1977 song by Augusto Polo Campos

"Contigo Perú" (English: "With You, Peru") is a Peruvian waltz composed by Augusto Polo Campos in 1977. The song is widely regarded as the unofficial anthem of the Peru national football team and one of the most recognizable patriotic songs in Peru.

==Background and composition==
According to Augusto Polo Campos, the song was commissioned by Peruvian president Francisco Morales Bermúdez, then head of the Revolutionary Government of the Armed Forces, through General Augusto Vinatea. The objective was to create a patriotic waltz that would support the Peru national football team during the qualification campaign for the 1978 FIFA World Cup in Argentina.

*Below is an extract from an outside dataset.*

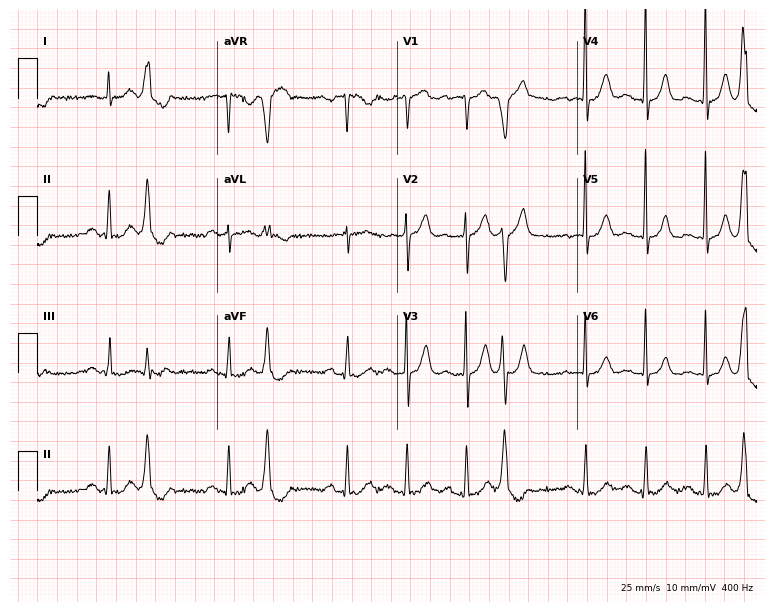
ECG — a male patient, 75 years old. Screened for six findings — first-degree AV block, right bundle branch block (RBBB), left bundle branch block (LBBB), sinus bradycardia, atrial fibrillation (AF), sinus tachycardia — none is recorded. Only these six findings were labelled.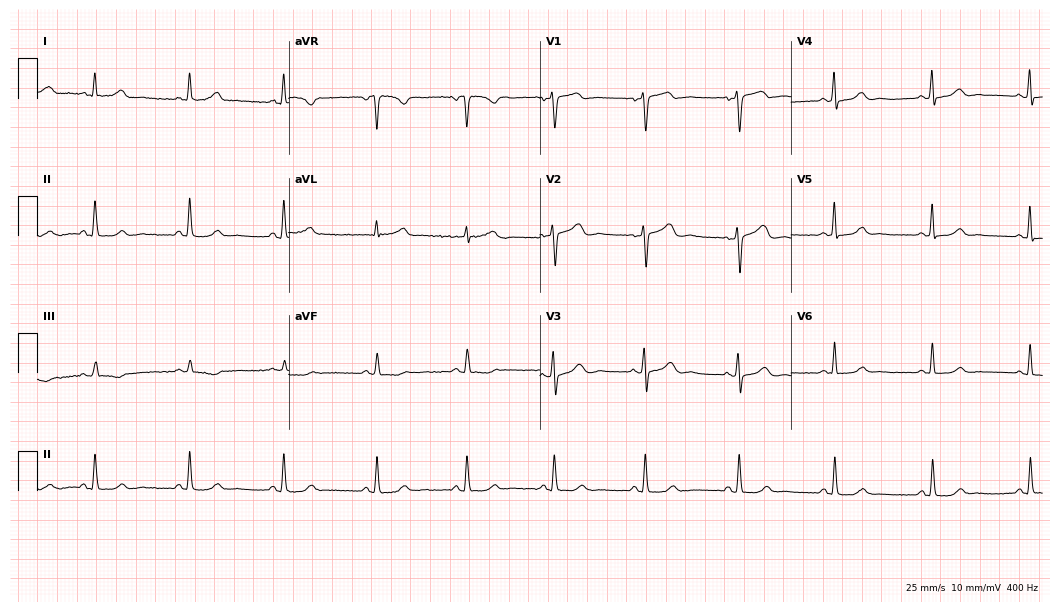
ECG (10.2-second recording at 400 Hz) — a woman, 50 years old. Labelled as a normal ECG.

Polo Campos was reportedly given fifteen days to complete the composition and would receive US$15,000 for the commission. In an interview for the television program Sucedió en el Perú, he stated that he wrote the lyrics in only fifteen minutes while sitting at the Café Haití in Lima.

==First performance==
The song was first performed at the National Stadium of Peru before an audience of approximately 43,000 spectators. The performers were Augusto Polo Campos himself alongside Arturo "Zambo" Cavero and Óscar Avilés. The presentation took place after Peru's 2–0 victory over the Chile national football team during the 1978 World Cup qualification campaign.

==Legacy==
Over the decades, "Contigo Perú" has become one of the most emblematic songs associated with Peruvian national identity and football culture. It is frequently performed during matches involving the Peru national football team and at civic celebrations.

In October 2018, the musical work of Augusto Polo Campos, including "Contigo Perú", was declared part of the Cultural Heritage of the Nation by the Peruvian government.